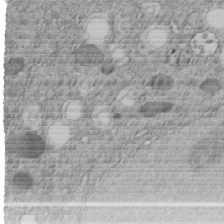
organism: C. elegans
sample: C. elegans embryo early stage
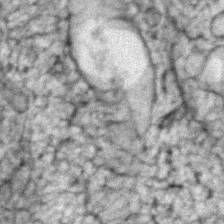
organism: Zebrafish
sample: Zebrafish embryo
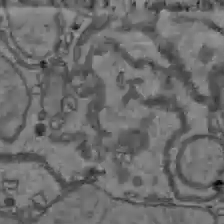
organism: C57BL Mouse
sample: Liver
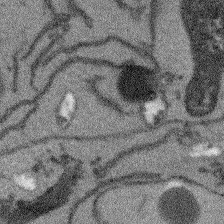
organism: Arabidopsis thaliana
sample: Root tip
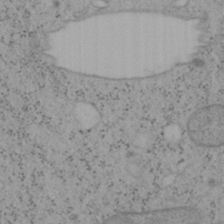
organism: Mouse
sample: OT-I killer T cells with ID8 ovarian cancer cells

━━━━━━━━

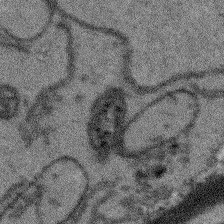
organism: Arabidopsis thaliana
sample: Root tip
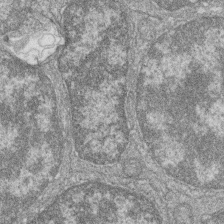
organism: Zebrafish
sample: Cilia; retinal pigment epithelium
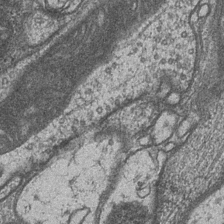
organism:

━━━━━━━━

What the exercise asks » Report all lines of the data that include the word "sample".

Task output »
sample: C. elegans embryo early stage
sample: Zebrafish embryo
sample: Liver
sample: Root tip
sample: OT-I killer T cells with ID8 ovarian cancer cells
sample: Root tip
sample: Cilia; retinal pigment epithelium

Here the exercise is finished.